Data supplied:
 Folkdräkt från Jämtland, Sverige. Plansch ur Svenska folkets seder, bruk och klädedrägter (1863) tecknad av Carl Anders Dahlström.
---
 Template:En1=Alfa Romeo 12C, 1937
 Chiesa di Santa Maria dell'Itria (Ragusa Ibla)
---
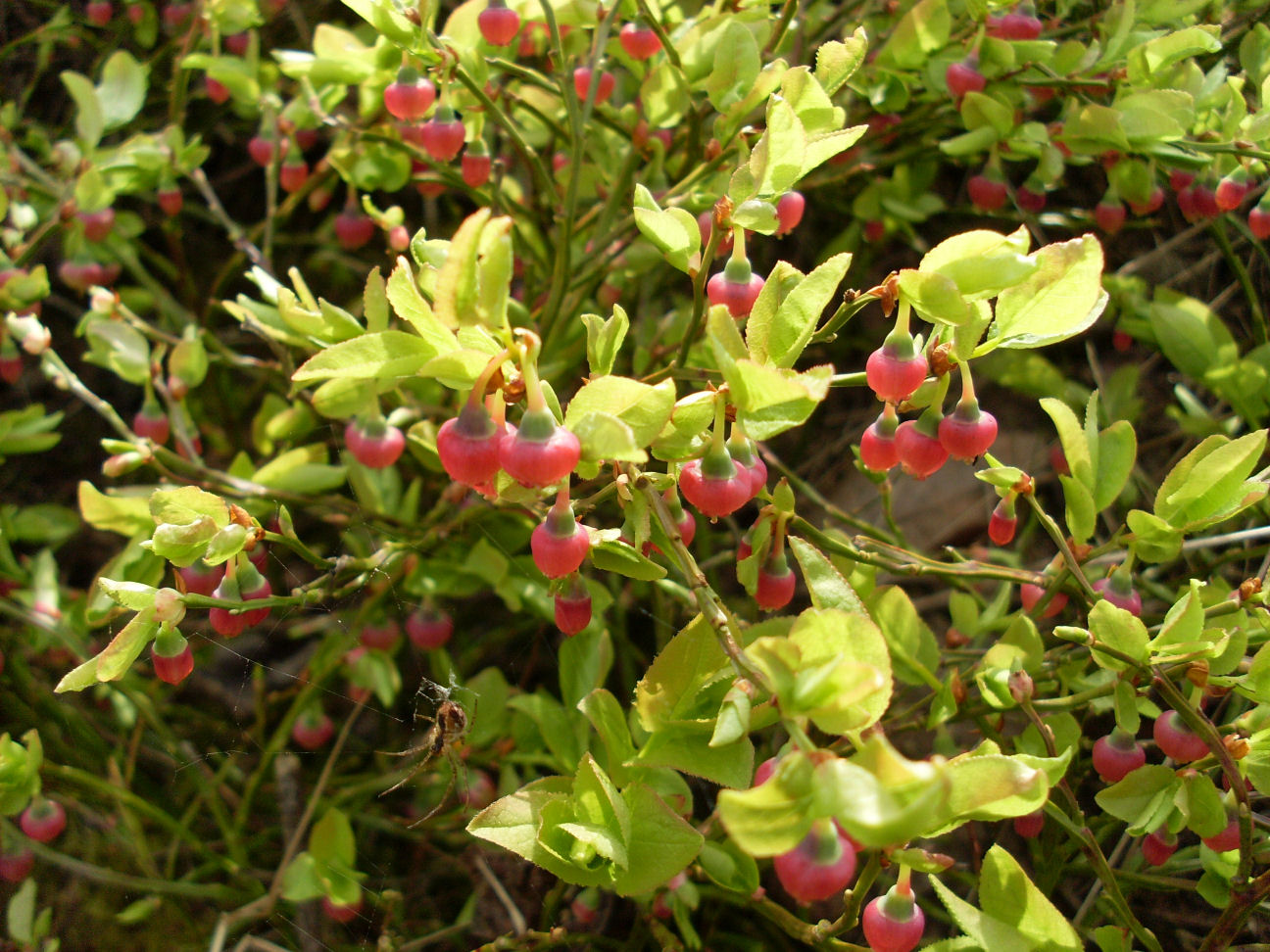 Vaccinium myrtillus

Goal of the exercise: Reproduce the lines of the entries above from the one with "Template:En1=Alfa Romeo 12C, 1937" to the one with "Chiesa di Santa", both included, exactly and without any other line.

Answer:
 Template:En1=Alfa Romeo 12C, 1937
 Chiesa di Santa Maria dell'Itria (Ragusa Ibla)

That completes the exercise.